También podrían aplicarse estrategias similares a otros sectores. Las tiendas de comestibles, por ejemplo, podrían ofrecer entregas superrápidas a los compradores frecuentes, u ofertas exclusivas en productos de existencias limitadas. Las tiendas de bricolaje, por su parte, podrían ofrecer cursos de formación digital complementarios relacionados con lo que el cliente está comprando (por ejemplo, consejos para colgar para quienes compran papel pintado).
En última instancia, la fijación de precios basada en el comportamiento no es un vehículo para vender a un precio más alto, per se, sino más bien para vender de forma más inteligente, comprendiendo mejor las necesidades del cliente, y eso es algo en lo que todas las marcas deben empezar a pensar.

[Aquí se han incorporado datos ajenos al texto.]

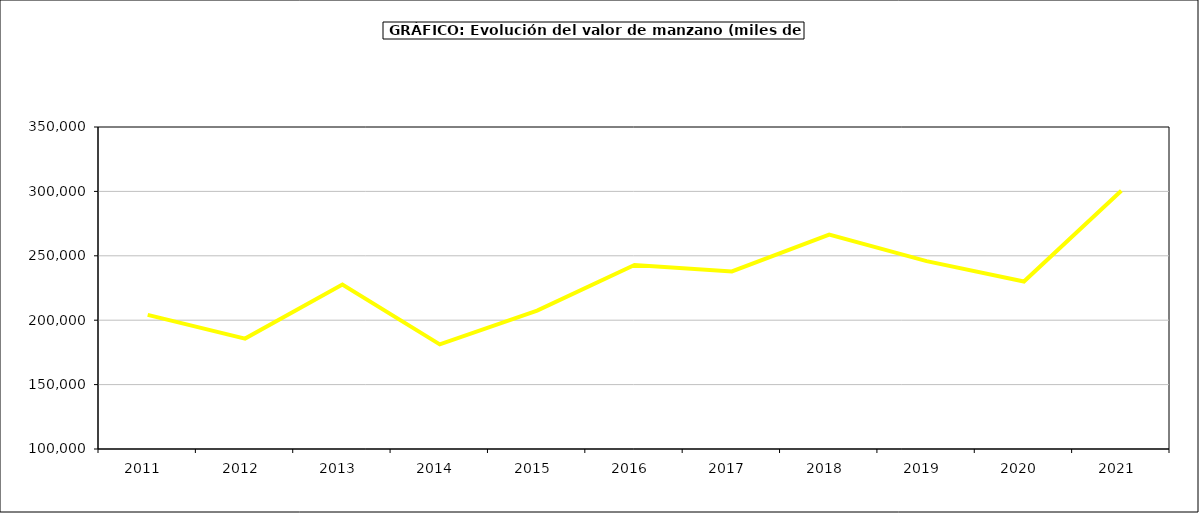
| Category | valor manzano |
|---|---|
| 2011.0 | 204168.506 |
| 2012.0 | 185703.956 |
| 2013.0 | 227733.263 |
| 2014.0 | 181209.741 |
| 2015.0 | 207515 |
| 2016.0 | 242923 |
| 2017.0 | 237842.719 |
| 2018.0 | 266393.145 |
| 2019.0 | 245889.131 |
| 2020.0 | 230039.865 |
| 2021.0 | 300463.556 |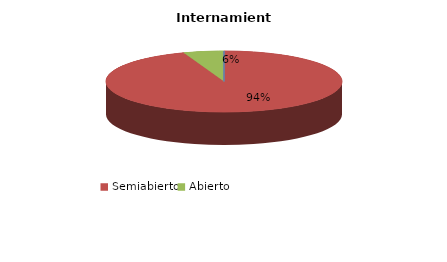
| Category | Series 0 |
|---|---|
| Cerrado | 0 |
| Semiabierto | 17 |
| Abierto | 1 |
| Terapeúticos | 0 |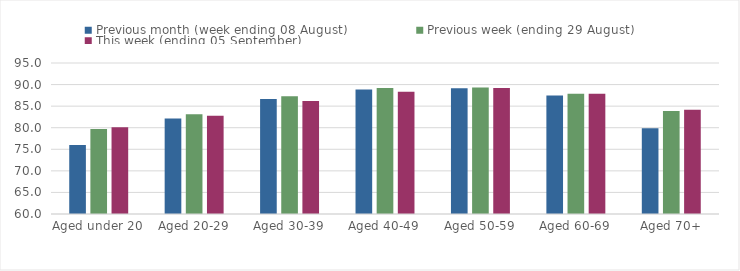
| Category | Previous month (week ending 08 August) | Previous week (ending 29 August) | This week (ending 05 September) |
|---|---|---|---|
| Aged under 20 | 76 | 79.7 | 80.12 |
| Aged 20-29 | 82.14 | 83.12 | 82.78 |
| Aged 30-39 | 86.65 | 87.27 | 86.22 |
| Aged 40-49 | 88.84 | 89.18 | 88.33 |
| Aged 50-59 | 89.12 | 89.33 | 89.2 |
| Aged 60-69 | 87.46 | 87.89 | 87.86 |
| Aged 70+ | 79.89 | 83.86 | 84.19 |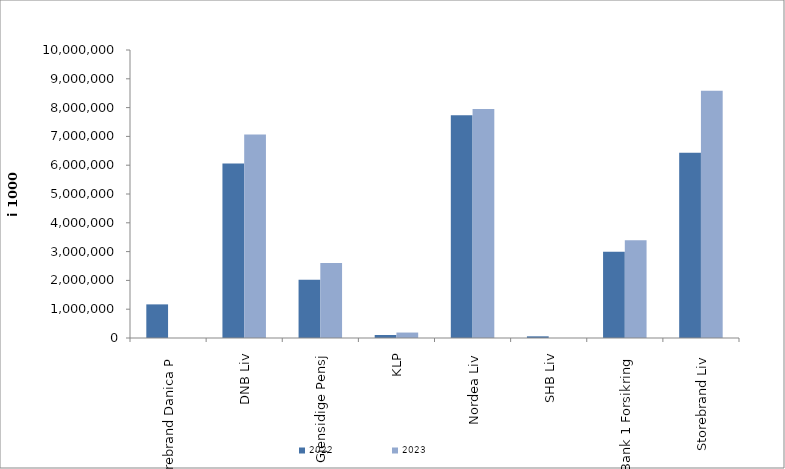
| Category | 2022 | 2023 |
|---|---|---|
| Storebrand Danica P | 1167273.505 | 0 |
| DNB Liv | 6060306.909 | 7066194.906 |
| Gjensidige Pensj | 2022284 | 2603075 |
| KLP | 103293.625 | 189248.239 |
| Nordea Liv | 7731556.819 | 7948920.378 |
| SHB Liv | 57940.99 | 0 |
| SpareBank 1 Forsikring | 2999062.731 | 3397452.466 |
| Storebrand Liv | 6429774.228 | 8584720.523 |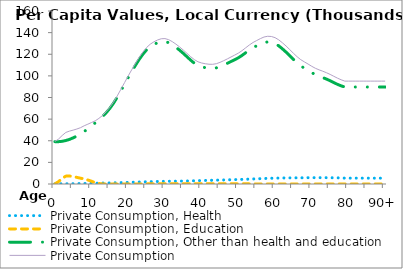
| Category | Private Consumption, Health | Private Consumption, Education | Private Consumption, Other than health and education | Private Consumption |
|---|---|---|---|---|
| 0 | 132.12 | 0 | 39146.365 | 39278.481 |
|  | 173.112 | 2210.748 | 39149.257 | 41533.12 |
| 2 | 207.085 | 5188.066 | 39485.946 | 44881.096 |
| 3 | 233.308 | 7277.022 | 40205.659 | 47715.992 |
| 4 | 261.663 | 7382.654 | 41279.14 | 48923.454 |
| 5 | 300.655 | 6854.055 | 42679.979 | 49834.686 |
| 6 | 352.967 | 6126.857 | 44374.653 | 50854.475 |
| 7 | 416.089 | 5335.829 | 46342.416 | 52094.333 |
| 8 | 485.363 | 4803.953 | 48579.197 | 53868.518 |
| 9 | 557.204 | 3738.792 | 51038.318 | 55334.314 |
| 10 | 630.366 | 2553.17 | 53690.654 | 56874.196 |
| 11 | 705.025 | 1223.863 | 56495.447 | 58424.334 |
| 12 | 782.309 | 504.412 | 59395.556 | 60682.285 |
| 13 | 862.63 | 21.087 | 62481.702 | 63365.422 |
| 14 | 946.022 | 10.112 | 65929.455 | 66885.589 |
| 15 | 1032.046 | 18.685 | 69997.813 | 71048.537 |
| 16 | 1121.153 | 0 | 74763.767 | 75884.918 |
| 17 | 1213.342 | 0 | 80242.35 | 81455.698 |
| 18 | 1309.221 | 2.57 | 86249.185 | 87560.977 |
| 19 | 1409.575 | 11.408 | 92373.269 | 93794.248 |
| 20 | 1513.874 | 21.211 | 98450.39 | 99985.473 |
| 21 | 1621.117 | 33.186 | 104340.737 | 105995.041 |
| 22 | 1730.908 | 48.128 | 109997.767 | 111776.804 |
| 23 | 1842.162 | 66.308 | 115321.312 | 117229.746 |
| 24 | 1952.723 | 87.344 | 120088.76 | 122128.834 |
| 25 | 2059.61 | 110.683 | 124066.674 | 126236.981 |
| 26 | 2159.977 | 135.742 | 127024.806 | 129320.527 |
| 27 | 2251.051 | 161.68 | 129105.932 | 131518.705 |
| 28 | 2331.994 | 187.817 | 130691.143 | 133210.942 |
| 29 | 2402.493 | 213.416 | 131705.484 | 134321.376 |
| 30 | 2462.714 | 237.661 | 131789.848 | 134490.176 |
| 31 | 2514.62 | 259.859 | 130713.661 | 133488.15 |
| 32 | 2561.526 | 279.701 | 128823.504 | 131664.7 |
| 33 | 2607.483 | 297.04 | 126419.989 | 129324.538 |
| 34 | 2659.568 | 311.732 | 123755.274 | 126726.535 |
| 35 | 2723.869 | 323.639 | 120831.576 | 123879.057 |
| 36 | 2802.027 | 332.782 | 117688.193 | 120823.014 |
| 37 | 2891.835 | 339.164 | 114559.208 | 117790.234 |
| 38 | 2989.459 | 342.703 | 111705.088 | 115037.297 |
| 39 | 3091.718 | 343.327 | 109612.723 | 113047.764 |
| 40 | 3193.155 | 340.969 | 108383.194 | 111917.321 |
| 41 | 3289.503 | 335.685 | 107601.594 | 111226.778 |
| 42 | 3379.427 | 327.564 | 107055.049 | 110762.046 |
| 43 | 3467.523 | 316.651 | 106912.305 | 110696.486 |
| 44 | 3557.578 | 303.076 | 107405.723 | 111266.383 |
| 45 | 3650.306 | 287.096 | 108546.522 | 112483.929 |
| 46 | 3745.854 | 268.92 | 110010.539 | 114025.313 |
| 47 | 3842.994 | 248.726 | 111604.244 | 115695.994 |
| 48 | 3942.477 | 226.67 | 113288.722 | 117457.906 |
| 49 | 4045.073 | 203.236 | 114967.435 | 119215.692 |
| 50 | 4154.134 | 179.219 | 116699.3 | 121032.61 |
| 51 | 4273.915 | 155.451 | 118905.662 | 123335.07 |
| 52 | 4403.57 | 132.713 | 121417.803 | 125954.044 |
| 53 | 4537.969 | 111.663 | 123945.731 | 128595.364 |
| 54 | 4672.592 | 92.456 | 126122.262 | 130887.282 |
| 55 | 4805.547 | 75.135 | 127818.859 | 132699.501 |
| 56 | 4939.515 | 60.097 | 129461.722 | 134461.298 |
| 57 | 5075.473 | 47.865 | 130823.4 | 135946.69 |
| 58 | 5207.889 | 38.8 | 131372.066 | 136618.794 |
| 59 | 5327.506 | 32.744 | 131058.902 | 136419.168 |
| 60 | 5428.87 | 29.072 | 129893.069 | 135351.02 |
| 61 | 5509.987 | 27.232 | 127790.147 | 133327.372 |
| 62 | 5572.044 | 26.789 | 125016.021 | 130614.887 |
| 63 | 5618.872 | 27.078 | 121958.176 | 127604.11 |
| 64 | 5655.388 | 27.857 | 118624.126 | 124307.416 |
| 65 | 5685.58 | 29.096 | 115224.301 | 120938.985 |
| 66 | 5714.764 | 30.684 | 112011.611 | 117757.001 |
| 67 | 5746.675 | 32.421 | 109228.973 | 115008.075 |
| 68 | 5781.447 | 34.278 | 107105.977 | 112921.697 |
| 69 | 5815.845 | 36.282 | 105073.042 | 110925.173 |
| 70 | 5843.484 | 38.439 | 102962.888 | 108844.811 |
| 71 | 5858.673 | 40.76 | 101097.278 | 106996.712 |
| 72 | 5860.745 | 43.276 | 99664.263 | 105568.286 |
| 73 | 5852.028 | 45.972 | 98419.08 | 104317.082 |
| 74 | 5833.168 | 48.726 | 97046.506 | 102928.398 |
| 75 | 5801.656 | 51.202 | 95506.849 | 101359.707 |
| 76 | 5754.966 | 52.874 | 93817.576 | 99625.413 |
| 77 | 5685.815 | 52.978 | 92168.884 | 97907.678 |
| 78 | 5577.281 | 50.477 | 90787.62 | 96415.388 |
| 79 | 5412.771 | 44.057 | 89700.185 | 95157.01 |
| 80 | 5412.771 | 44.057 | 89700.185 | 95157.01 |
| 81 | 5412.771 | 44.057 | 89700.185 | 95157.01 |
| 82 | 5412.771 | 44.057 | 89700.185 | 95157.01 |
| 83 | 5412.771 | 44.057 | 89700.185 | 95157.01 |
| 84 | 5412.771 | 44.057 | 89700.185 | 95157.01 |
| 85 | 5412.771 | 44.057 | 89700.185 | 95157.01 |
| 86 | 5412.771 | 44.057 | 89700.185 | 95157.01 |
| 87 | 5412.771 | 44.057 | 89700.185 | 95157.01 |
| 88 | 5412.771 | 44.057 | 89700.185 | 95157.01 |
| 89 | 5412.771 | 44.057 | 89700.185 | 95157.01 |
| 90+ | 5412.771 | 44.057 | 89700.185 | 95157.01 |

5 formas de iniciarse en la tarificación basada en el comportamiento
Acertar con la tarificación basada en el comportamiento no es fácil, pero las tácticas adecuadas pueden mejorar las experiencias personalizadas e impulsar la fidelización. Para hacerlo bien, es necesario:
- Ponga en orden su first-party data. Asegúrese de que entiende qué hará que sus clientes gasten potencialmente más o menos dinero con su empresa. Si no sabe el qué - y el por qué - debe centrarse en mejorar su recogida de data y su madurez de data.
- Comience por flexibilizar los precios en línea - tendrá una mejor forma de hacer un seguimiento de los resultados, realizar pruebas A/B y mitigar los riesgos.
- Diríjase primero a los clientes menos sensibles a los precios. Es más fácil probar el concepto de fijación de precios basada en el comportamiento en un grupo que valora más la calidad y el servicio que el precio.
- Construya una hoja de ruta targeting. En cuanto empiece a tener éxito con la fijación de precios basada en el comportamiento en línea para sus grupos de primer nivel, pivote hacia la optimización de otros recorridos de los clientes. Entrene poco a poco a sus equipos para que se centren en optimizar las ventas (es decir, en vender mejor) frente a limitarse a vender más.
- Nunca deje de perfeccionarse. Un viaje del cliente impulsado por los precios nunca está “hecho”. Siempre hay formas de mejorar sus métodos targeting. Utilice metodologías de “mejora continua” para perfeccionar su enfoque de fijación de precios en función del comportamiento.